== Segment start ==

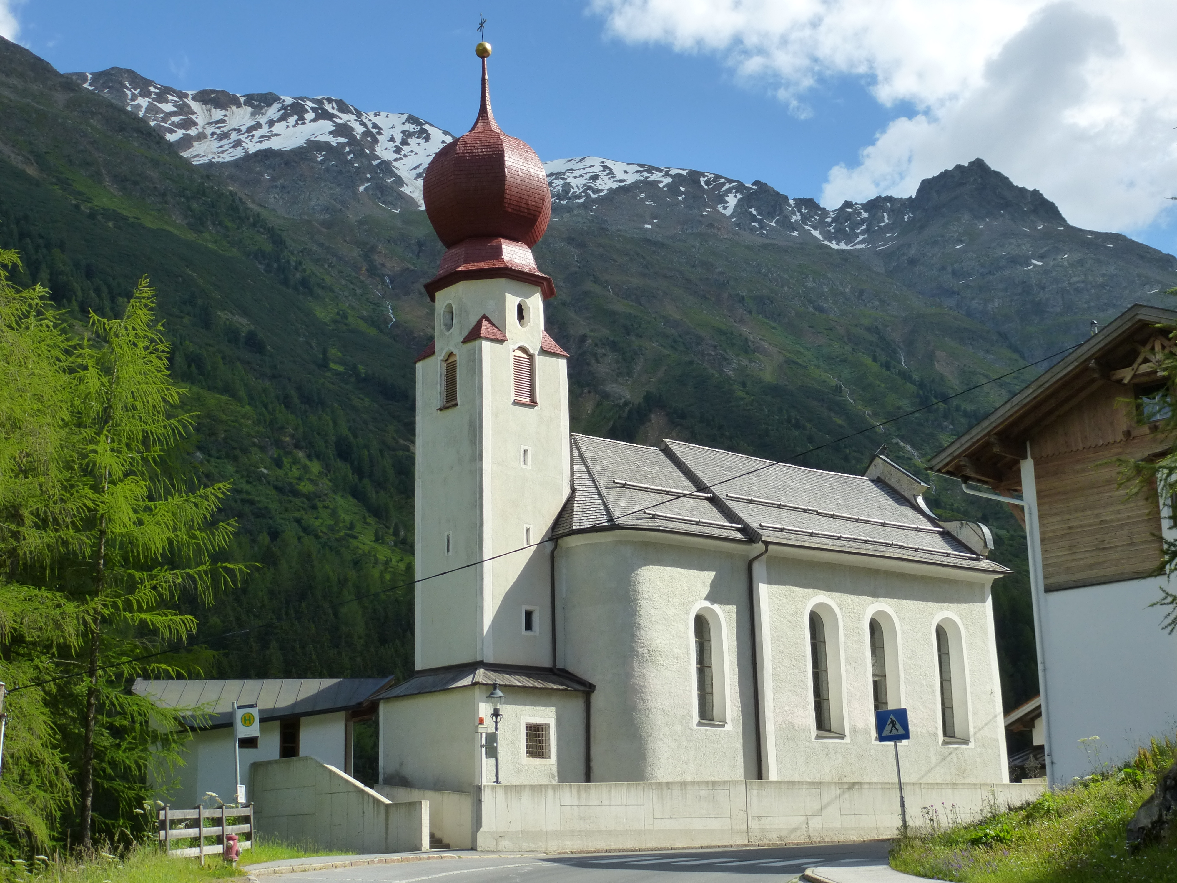 Kaplaneikirche zur Kreuzauffindung und Friedhof mit Kapelle in Heiligkreuz
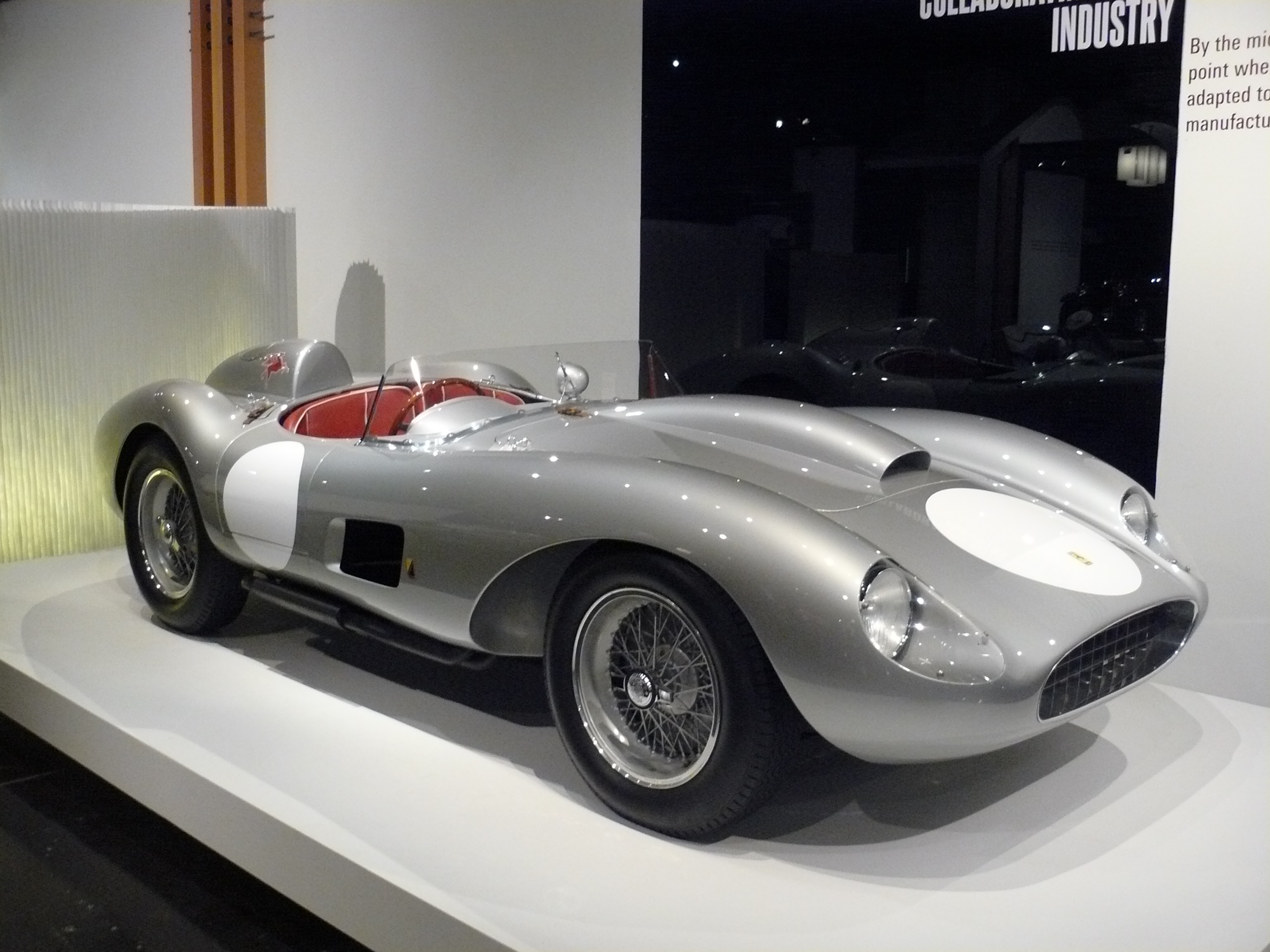 Musée Petersen 2012.
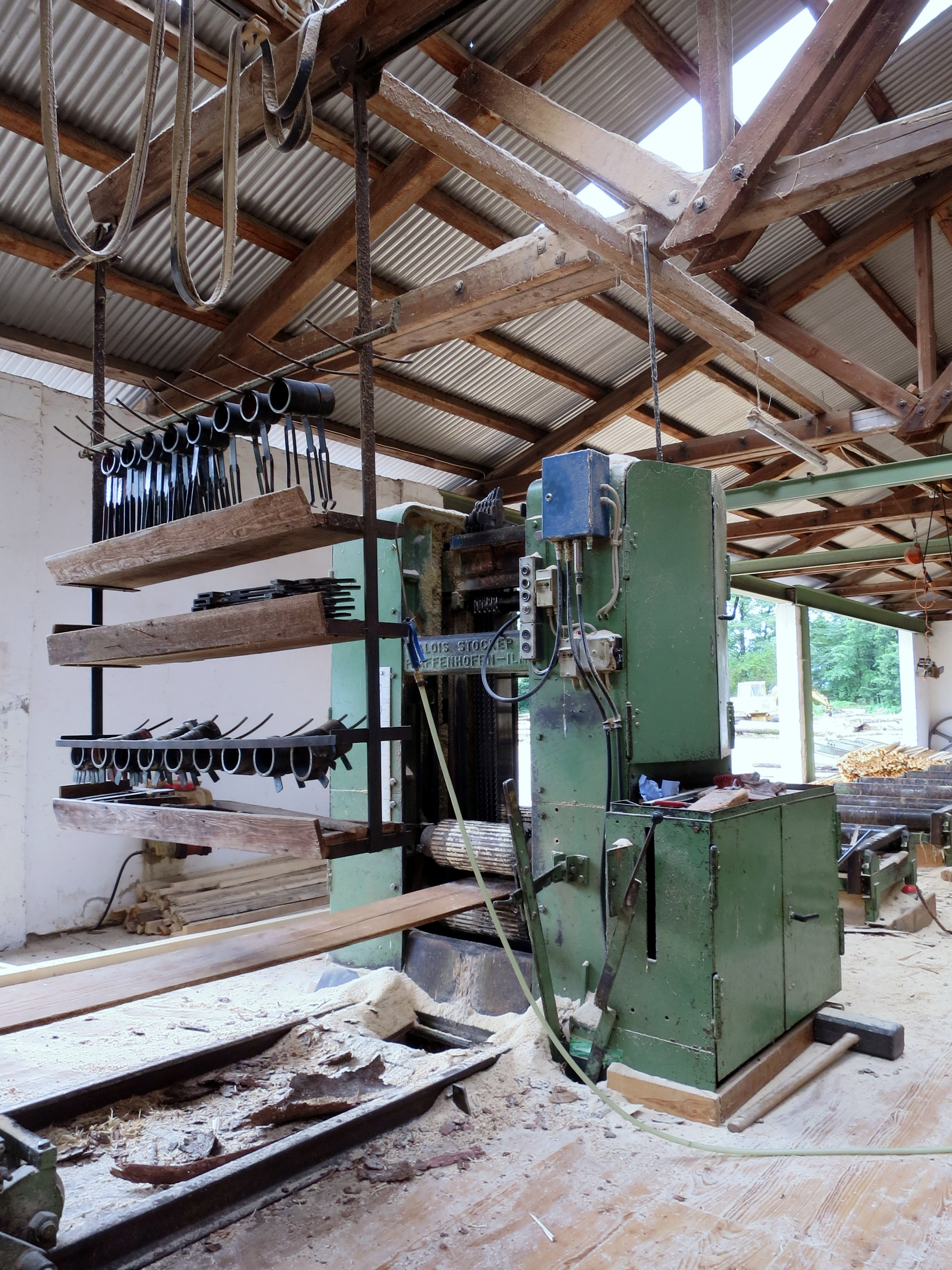 Eine Gattersäge von Stocker aus Pfaffenhofen an der Ilm, Istalliert in der Zirlmühle (im Nordwesten der Altstadt gelegen (ausserhalb der Altstadt (Kernstadt)))
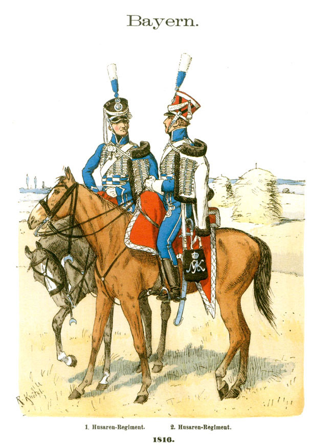 Bayerische Husaren
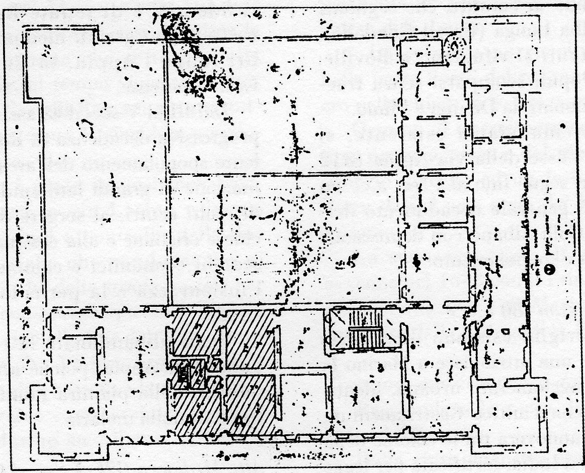 Progetto di Palazzo Colonna a Marino (RM9 di Antonio da Sangallo il Giovane
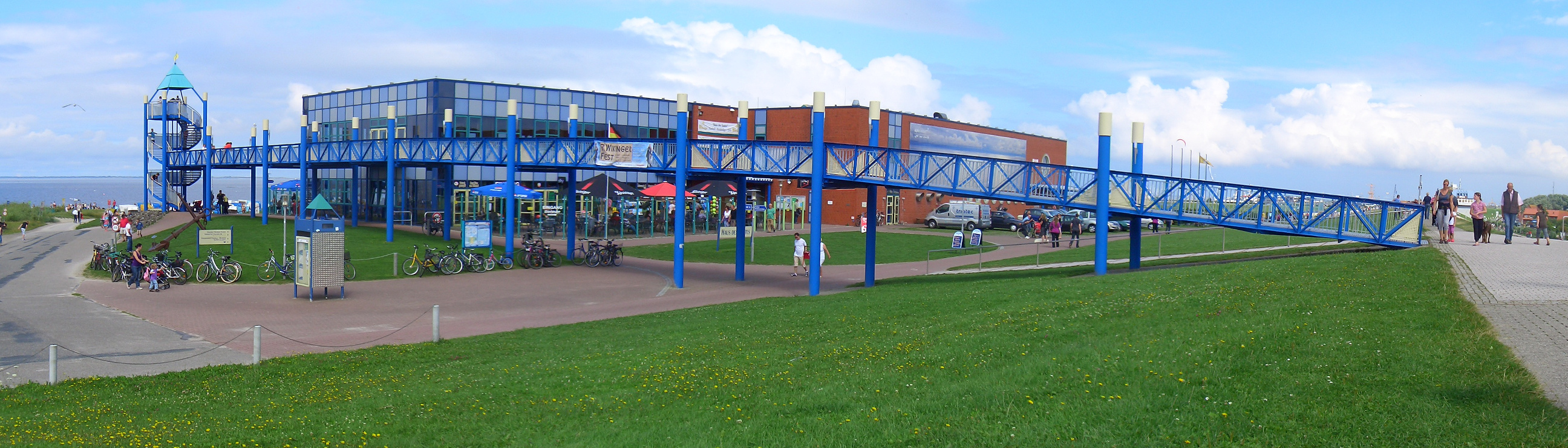 Haus des Gastes in Norden-Norddeich
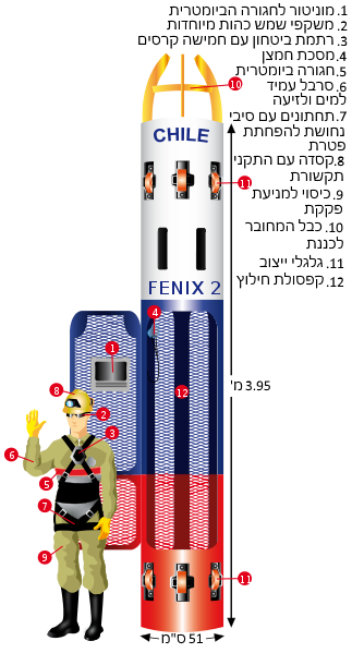 תרשים עברי של קפסולות פניקס
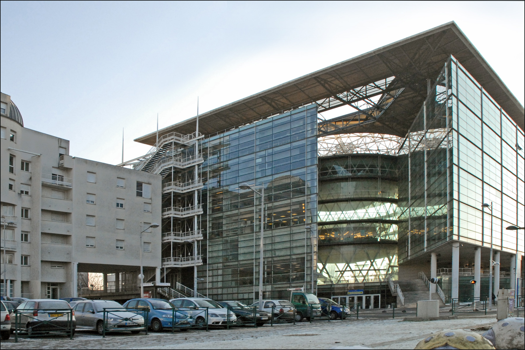 Le site de Saint-Martin de l'université de Cergy-Pontoise : - UFR sciences et techniques - IPAG (Institut de Préparation à l’Administration Générale)
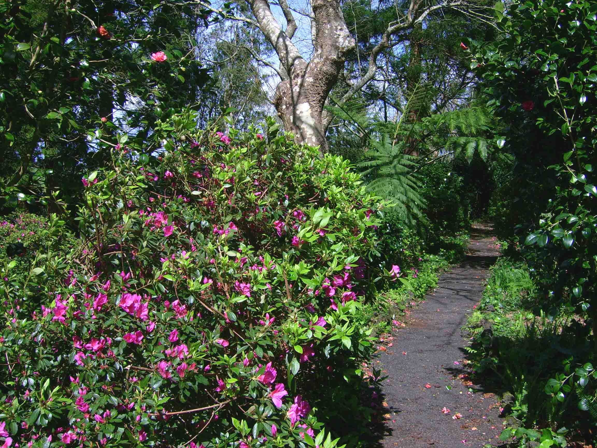 Caminhos no Parque Florestal das Sete Fontes, ilha de São Jorge, Açores, Portugal

== Segment end ==

AIM OF THE TASK
If an entry holds an image, omit that image and print the remainder exactly as it stands.

SOLUTION FOR THIS EXERCISE
 Kaplaneikirche zur Kreuzauffindung und Friedhof mit Kapelle in Heiligkreuz
 Musée Petersen 2012.
 Eine Gattersäge von Stocker aus Pfaffenhofen an der Ilm, Istalliert in der Zirlmühle (im Nordwesten der Altstadt gelegen (ausserhalb der Altstadt (Kernstadt)))
 Bayerische Husaren
 Progetto di Palazzo Colonna a Marino (RM9 di Antonio da Sangallo il Giovane
 Haus des Gastes in Norden-Norddeich
 תרשים עברי של קפסולות פניקס
 Le site de Saint-Martin de l'université de Cergy-Pontoise : - UFR sciences et techniques - IPAG (Institut de Préparation à l’Administration Générale)
 Caminhos no Parque Florestal das Sete Fontes, ilha de São Jorge, Açores, Portugal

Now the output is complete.